Staff from across the Trust are showing their support for Insulin Safety Week to ensure vital information is shared with colleagues to help reduce incidents of insulin errors. 

According to the results from the latest National Diabetes Inpatient Audit, two in five people with diabetes on insulin (40 per cent) experience an error related to the administration of the drug while in hospital.

E-leaning modules for health and social care staff is FREE during #ISW2024, to help promote the safe use of diabetes technology.

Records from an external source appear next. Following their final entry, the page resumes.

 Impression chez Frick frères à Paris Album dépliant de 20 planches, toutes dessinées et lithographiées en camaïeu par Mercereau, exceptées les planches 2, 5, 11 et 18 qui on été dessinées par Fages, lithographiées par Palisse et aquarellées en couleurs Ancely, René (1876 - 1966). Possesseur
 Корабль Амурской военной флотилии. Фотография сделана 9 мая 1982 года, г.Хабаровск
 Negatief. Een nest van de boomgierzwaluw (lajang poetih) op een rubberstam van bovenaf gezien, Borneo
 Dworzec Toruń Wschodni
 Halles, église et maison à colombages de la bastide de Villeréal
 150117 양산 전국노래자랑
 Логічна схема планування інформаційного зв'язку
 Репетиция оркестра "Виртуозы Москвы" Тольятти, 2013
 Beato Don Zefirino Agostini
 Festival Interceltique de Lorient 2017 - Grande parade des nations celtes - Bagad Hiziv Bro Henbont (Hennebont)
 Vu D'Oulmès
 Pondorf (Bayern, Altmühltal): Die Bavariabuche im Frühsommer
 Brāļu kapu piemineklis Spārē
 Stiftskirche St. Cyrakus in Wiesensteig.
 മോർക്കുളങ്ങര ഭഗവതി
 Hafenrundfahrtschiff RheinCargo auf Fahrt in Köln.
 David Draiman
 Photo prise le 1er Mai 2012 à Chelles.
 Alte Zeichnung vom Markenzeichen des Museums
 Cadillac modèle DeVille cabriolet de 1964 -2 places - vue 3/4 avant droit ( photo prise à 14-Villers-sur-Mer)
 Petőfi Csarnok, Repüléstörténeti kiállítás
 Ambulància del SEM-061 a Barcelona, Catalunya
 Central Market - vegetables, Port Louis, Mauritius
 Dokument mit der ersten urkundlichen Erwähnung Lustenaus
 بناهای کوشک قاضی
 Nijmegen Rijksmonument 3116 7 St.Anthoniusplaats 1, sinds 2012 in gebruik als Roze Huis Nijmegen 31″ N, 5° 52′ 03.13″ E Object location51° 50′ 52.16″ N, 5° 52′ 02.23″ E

For more information see the attached poster.

To improve insulin safety, we will always listen to the patient, and where possible we will support them to self-manage their insulin therapy.

If a healthcare professional is required to administer the insulin, staff must follow the 7 Rs:

✔ Right person
✔ Right documentation
✔ Right insulin
✔ Right device
✔ Right dose
✔ Right time
✔ Right route

In addition:

  • If insulin is prescribed in writing, always use units, not abbreviations (not U or IU)
  • Never use a needle, pen device or other for more than one patient
  • Never carry more than one insulin device on your person at a time.

If you administer insulin in your work setting, please ensure the 7 Rs and Be Aware, Don’t Share posters are clearly on display.

If you suspect insulin may have been administered incorrectly, you must escalate for medical review immediately.